NOAA’s National Centers for Environmental Information (NCEI) archives bathymetry data from multiple sources — multibeam, singlebeam, lidar, and crowdsourced contributions — freely available to researchers and the public. This data-sharing infrastructure enables continuous progress as new surveys build on previous work.
“It would take one ship nearly 1,000 years to map the entire ocean at all water depths,” NOAA Ocean Exploration notes — a reminder that “100% mapped” is a matter of decades, not years, and “100% explored” in the sense of direct human observation may remain forever aspirational.
Confirmed facts
- 27.3% of global seafloor mapped as of June 2025 per NOAA
- 54% of U.S. seafloor mapped to modern standards
- Ocean covers 70% of Earth’s surface
- 90% of ocean is “deep” over 200 meters
- NASA Seasat launched 1978, first civilian oceanographic satellite
- NOAA Okeanos Explorer surpassed 2,000,000 sq km mapped in November 2021
What’s rumored or unclear
- Whether the “95% unexplored” figure is accurate depends entirely on how you define “explored”
- NASA’s precise current budget allocation for ocean science
- Exact impact of crowdsourced bathymetry on total mapped percentages
- Whether the 2040 U.S. mapping goal will be achieved on schedule
Related reading: Big Blue House · Octopus Energy
oceanexplorer.noaa.gov, oceanexplorer.noaa.gov, hydro-international.com, ncei.noaa.gov, oceanexplorer.noaa.gov, oceanexplorer.noaa.gov
NOAA reports 27.3% high-resolution seafloor mapping globally, a milestone detailed in mapping progress overview amid accelerating international efforts.
Frequently asked questions
Where is 90% of water found on Earth?
Approximately 90% of Earth’s water is located in the oceans, which cover 70% of the planet’s surface. The remaining freshwater exists primarily in glaciers, ice caps, groundwater, lakes, and rivers.
How much of the ocean has been mapped?
As of June 2025, approximately 27.3% of the global seafloor has been mapped at high resolution using multibeam sonar. The U.S. has mapped 54% of its own seafloor to modern standards.
How much of Earth is ocean?
The ocean covers approximately 70% of Earth’s surface — roughly 361 million square kilometers. It contains about 97% of all water on Earth.
Why is 95% of the ocean unexplored?
The “95% unexplored” figure conflates direct visual observation with sonar mapping. By one definition — actually seeing the seafloor with cameras or human eyes — less than 0.001% has been explored. By another, sonar mapping covers 27.3% at high resolution. The confusion stems from how “explored” gets defined.
Will the ocean ever be 100% explored?
Full high-resolution mapping by 2040 is achievable for U.S. waters and realistic globally within the century. Full human exploration — actually visiting every square meter of the seafloor — remains beyond our capabilities and may always be.

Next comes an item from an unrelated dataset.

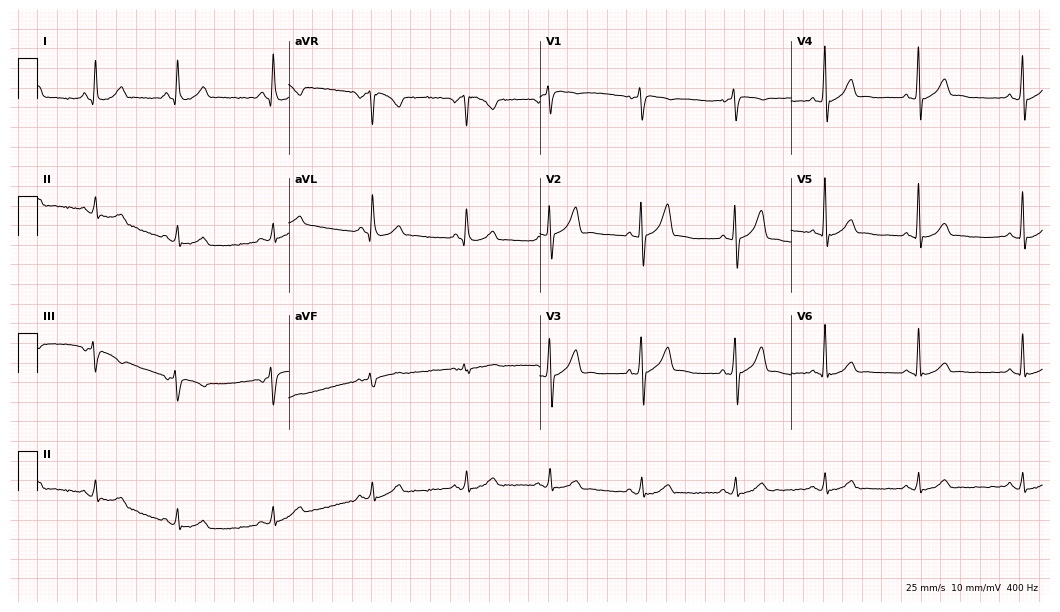
ECG — a 36-year-old man. Labelled as a normal ECG.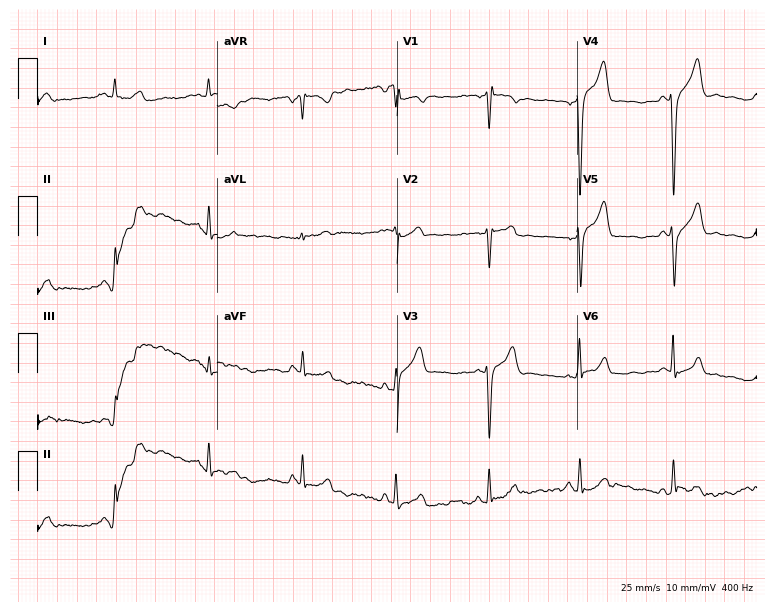
12-lead ECG from a 56-year-old man. No first-degree AV block, right bundle branch block, left bundle branch block, sinus bradycardia, atrial fibrillation or sinus tachycardia recorded for this tracing.

It would take one ship nearly 1,000 years to map the entire ocean at all water depths.
— NOAA Ocean Exploration (Federal ocean mapping program)

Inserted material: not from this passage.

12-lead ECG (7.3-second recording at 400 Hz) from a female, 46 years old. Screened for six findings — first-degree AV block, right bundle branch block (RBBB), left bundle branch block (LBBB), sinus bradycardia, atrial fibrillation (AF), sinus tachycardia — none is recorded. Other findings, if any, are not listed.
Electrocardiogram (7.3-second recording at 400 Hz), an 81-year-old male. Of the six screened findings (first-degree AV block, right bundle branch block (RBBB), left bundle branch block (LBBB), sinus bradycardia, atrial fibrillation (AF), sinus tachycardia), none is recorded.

If exploration means physically reaching and directly observing new locations, then ocean exploration clearly outpaces space.
— World Atlas (Geographic reference publication)

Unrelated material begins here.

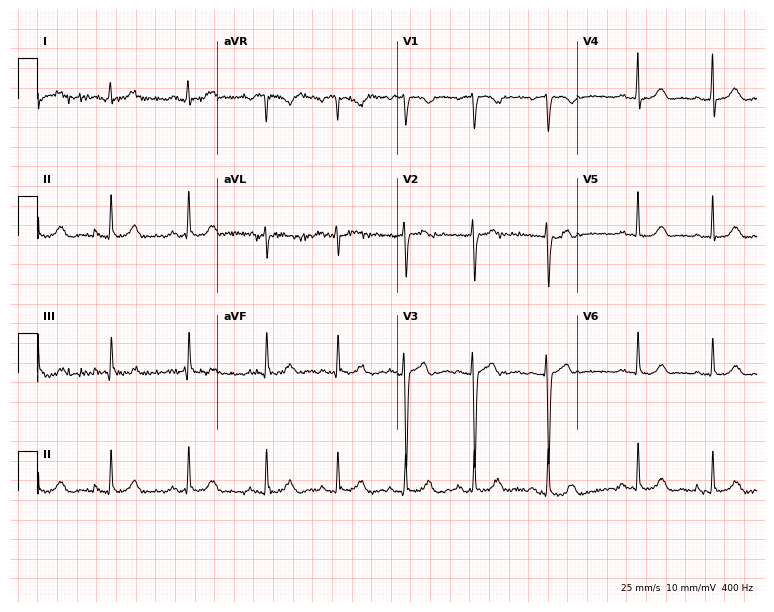
12-lead ECG from a female patient, 22 years old (7.3-second recording at 400 Hz). No first-degree AV block, right bundle branch block, left bundle branch block, sinus bradycardia, atrial fibrillation or sinus tachycardia recorded for this tracing. Findings outside these six are not listed.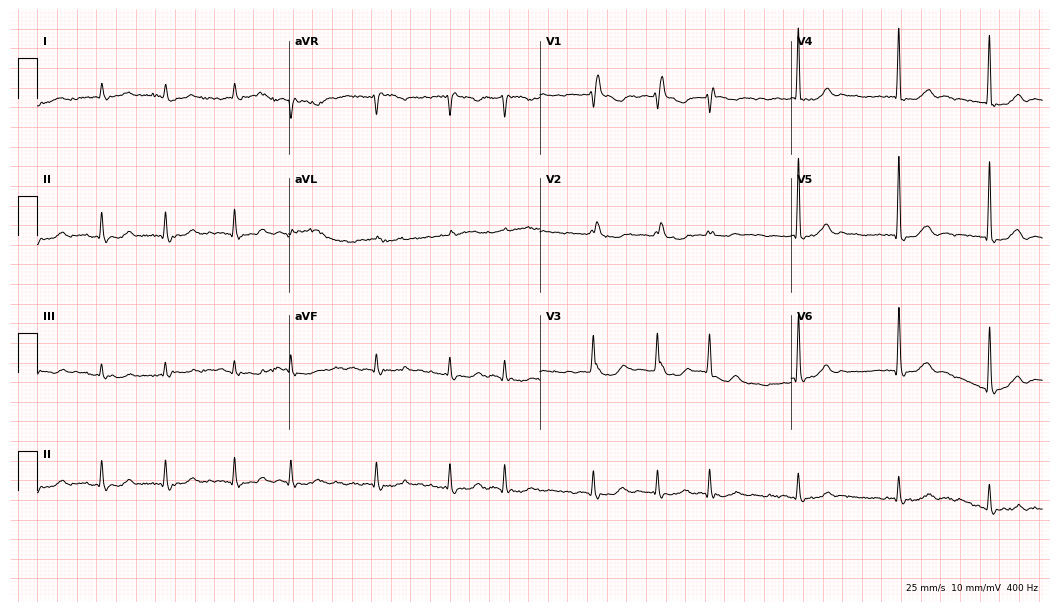
12-lead ECG from a male patient, 73 years old. Findings include right bundle branch block (RBBB), atrial fibrillation (AF).

The first step to building that understanding and unlocking the ocean’s potential is ocean mapping.
— NOAA Ocean Exploration (Federal ocean mapping program)
With an ultimate goal of fully mapped U.S. waters by 2040.
— NOAA Nautical Charts (Federal charting authority)
The ocean remains Earth’s most underexplored frontier, but the “95% unexplored” headline misrepresents a more nuanced reality. Sonar mapping has covered 27.3% of the seafloor at high resolution, and progress is measurable — U.S. waters reach 54% mapped, with a 2040 target for full coverage. The gap isn’t ignorance; it’s that the work never stops. For policymakers and funders, the implication is straightforward: sustained investment in autonomous systems and coordinated international campaigns can close mapping gaps within decades. For scientists, the frontier shifts from “where haven’t we looked?” to “what lives in what we’ve found?” — a question that demands resources focused on the water column itself, not just the floor beneath it.